事例コンテンツを制作するにあたり、何を目的にするかでウェブ上の設計や見せ方も大きく変わります。例えば、リード獲得を目的とした場合はウェブ上に全ての記事を出すのではなく一部の記事を公開し、全編公開のPDF資料を資料請求して頂くようにすることでリード獲得から商談に繋げやすくなるでしょう。
また、ターゲットがエンタープライズ企業だとすると、同じ業界で誰でも知っているような大手企業の事例取材記事を掲載することで、より信頼度が増し、導入を検討している方は記事を読んでみたいと思う方は多いのではないでしょうか。当社の支援しているクライアント様でも事例コンテンツ施策で月間のリード獲得数が4倍以上に増加した例もあります。
一方で事例コンテンツ施策は、すでに導入企業が存在する製品や満足してその製品やサービスを使って頂いている場合に限ります。その点は注意が必要でしょう。
事例取材の知識や経験がない場合は知識や経験が豊富な外部パートナーを探すと良いでしょう。弊社でも事例コンテンツ施策を支援するサービスを提供しているので、お気軽にご相談ください。
弊社事例取材サービスはこちら
https://nulbirth-marketing.jp/lp/usecase-service/
ホワイトペーパー施策
ホワイトペーパーとは、ユーザーにとって価値がある情報が載った資料のことで、市場環境や技術動向の分析・製品紹介・他社製品との詳細な比較や課題解決コンテンツなどがまとめられた資料のことをさします。

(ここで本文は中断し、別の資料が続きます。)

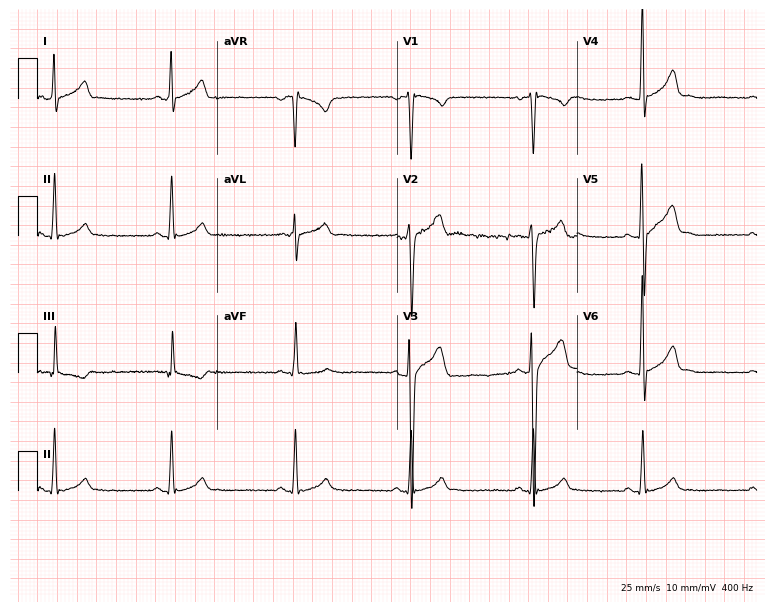
Standard 12-lead ECG recorded from a male patient, 30 years old. Read as a normal ECG.
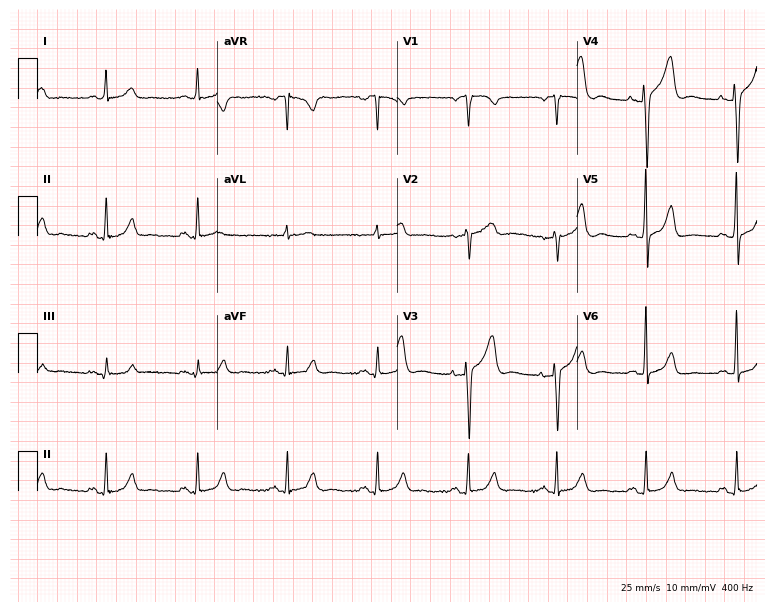
ECG — an 83-year-old female patient. Labelled as a normal ECG.
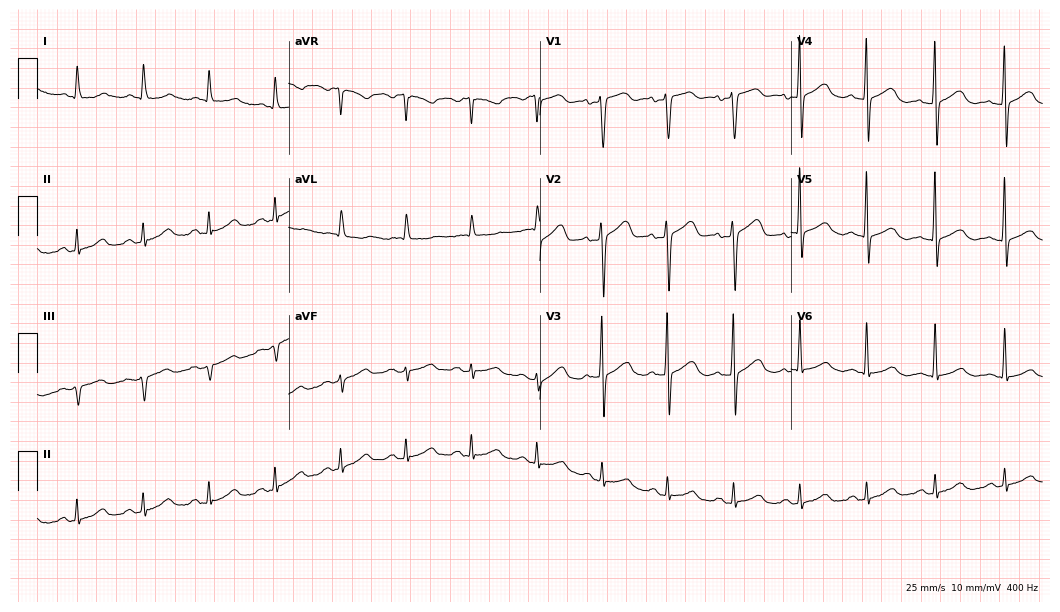
Electrocardiogram, a 70-year-old female. Overall reading on record: normal ECG.
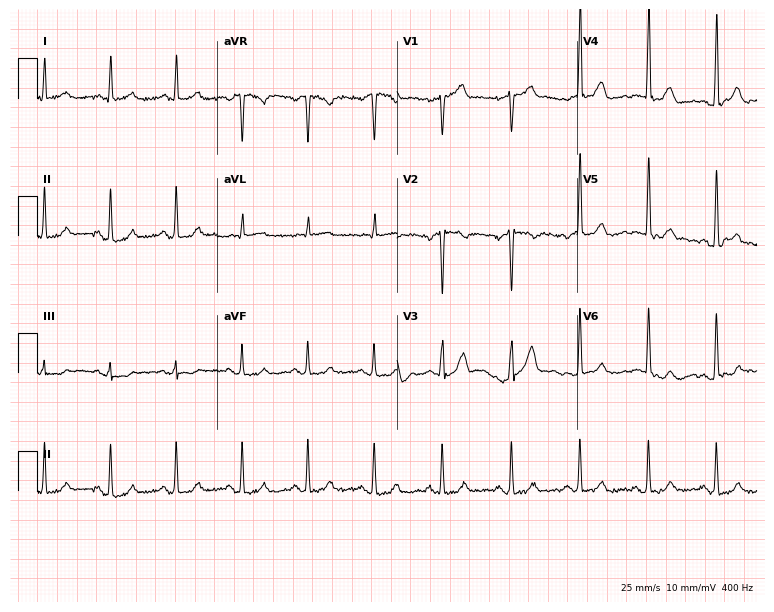
Standard 12-lead ECG recorded from a male, 42 years old. Read as a normal ECG.

近年ではリードを獲得するためのマーケティング施策として主にBtoBで活用されています。というのも、企業が自社WEBサイトに掲載したホワイトペーパーは、ユーザーが個人情報を入力することでダウンロードできる仕組みにしているため、企業側はWEBサイトに訪問しているユーザーの個人情報を比較的簡単に得ることができます。また、ユーザー側からしても、無料で専門性の高い情報や製品の検討材料となる資料を得ることができるのはホワイトペーパーの良い点でしょう。

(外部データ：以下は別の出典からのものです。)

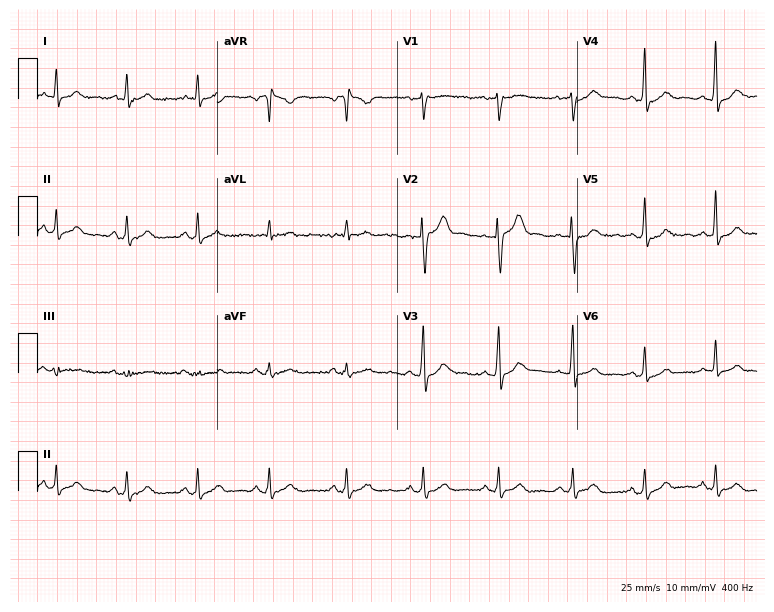
Standard 12-lead ECG recorded from a 38-year-old male (7.3-second recording at 400 Hz). Read as a normal ECG.
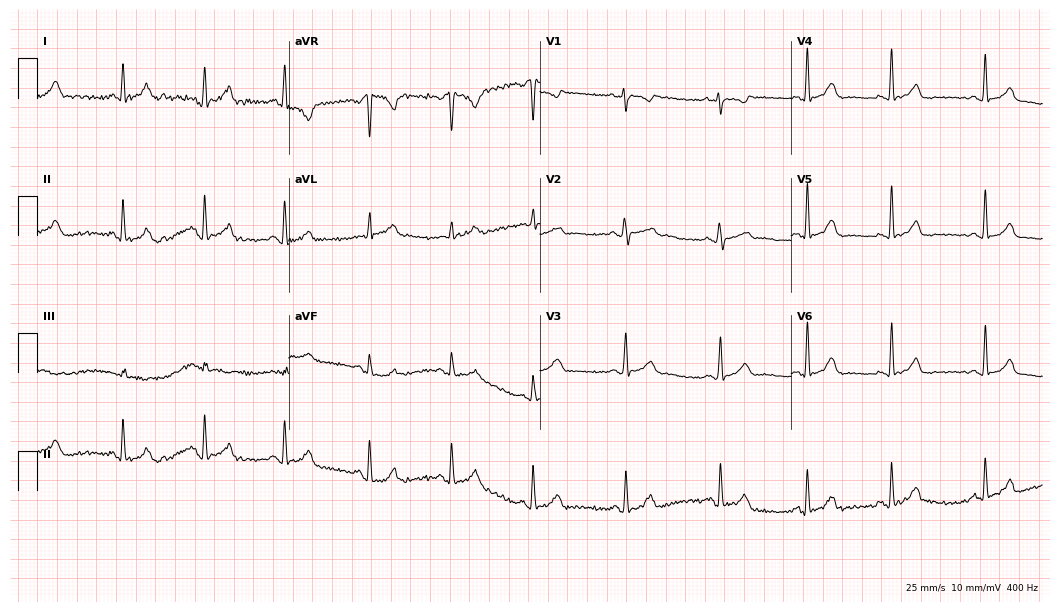
ECG — a 28-year-old female. Labelled as a normal ECG.

ホワイトペーパーとよく比較されるものとして営業資料がありますが、ホワイトペーパーと営業資料では根本的に対象者と目的が異なるので注意が必要です。ホワイトペーパーと営業資料をほとんど同じ資料として利用している企業が存在しますが、あなたの会社ではどうでしょうか?
ホワイトペーパーは、潜在顧客を含めた顧客を対象とし、その課題解決のための参考資料を提供することに対して、営業資料は自社サービスに興味を持っている顧客を対象に、サービスの概要や導入することで得られるメリットを伝えるために作成された資料になります。

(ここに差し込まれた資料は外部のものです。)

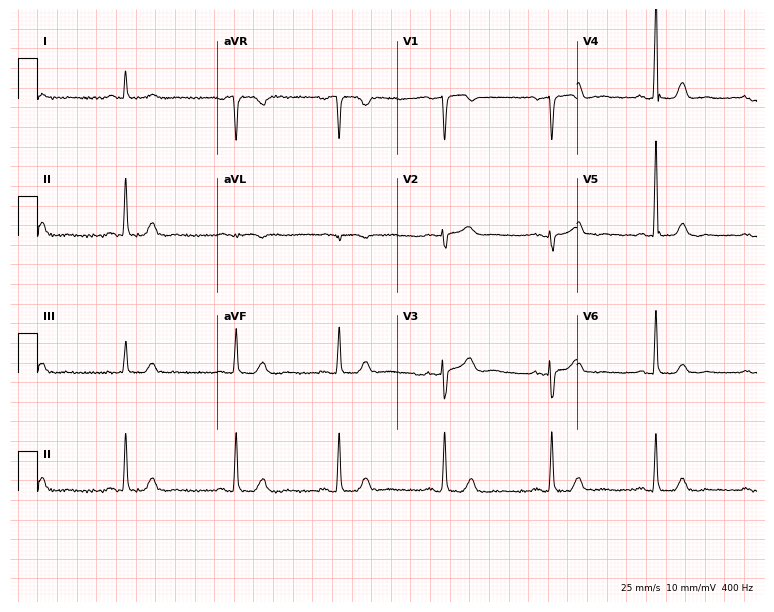
12-lead ECG from a 54-year-old woman (7.3-second recording at 400 Hz). No first-degree AV block, right bundle branch block (RBBB), left bundle branch block (LBBB), sinus bradycardia, atrial fibrillation (AF) or sinus tachycardia recorded for this tracing. Other findings, if any, are not listed.
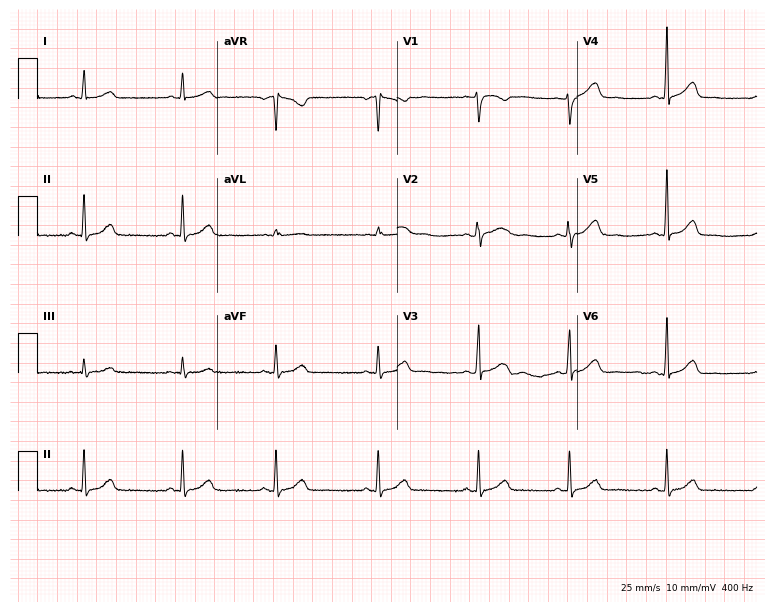
12-lead ECG from an 18-year-old female patient. No first-degree AV block, right bundle branch block, left bundle branch block, sinus bradycardia, atrial fibrillation or sinus tachycardia recorded for this tracing. Only these six findings were labelled.
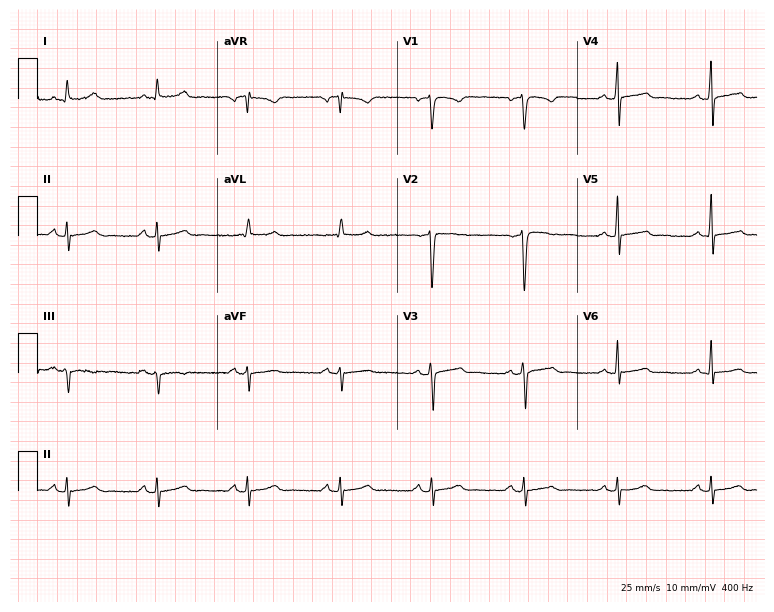
12-lead ECG from a 49-year-old male. Screened for six findings — first-degree AV block, right bundle branch block, left bundle branch block, sinus bradycardia, atrial fibrillation, sinus tachycardia — none is recorded.

そのため、ホワイトペーパーは企業のサービス自体には興味がなくてもホワイトペーパーのテーマに興味があればWEBサイトからダウンロードするケースがありますが、営業資料はサービス自体に興味がある人しかダウンロードしないという違いがあるので注意しましょう。
メルマガ施策
BtoBでのメルマガとは、企業がマーケティング施策の一貫で顧客に配信するメール配信施策のことを指します。企業が発行するマーケティング施策としてのメルマガを配信する場合の目的は、大きく「直接的な購買機会の創出」と「顧客からの信頼獲得」の2つに分けることができます。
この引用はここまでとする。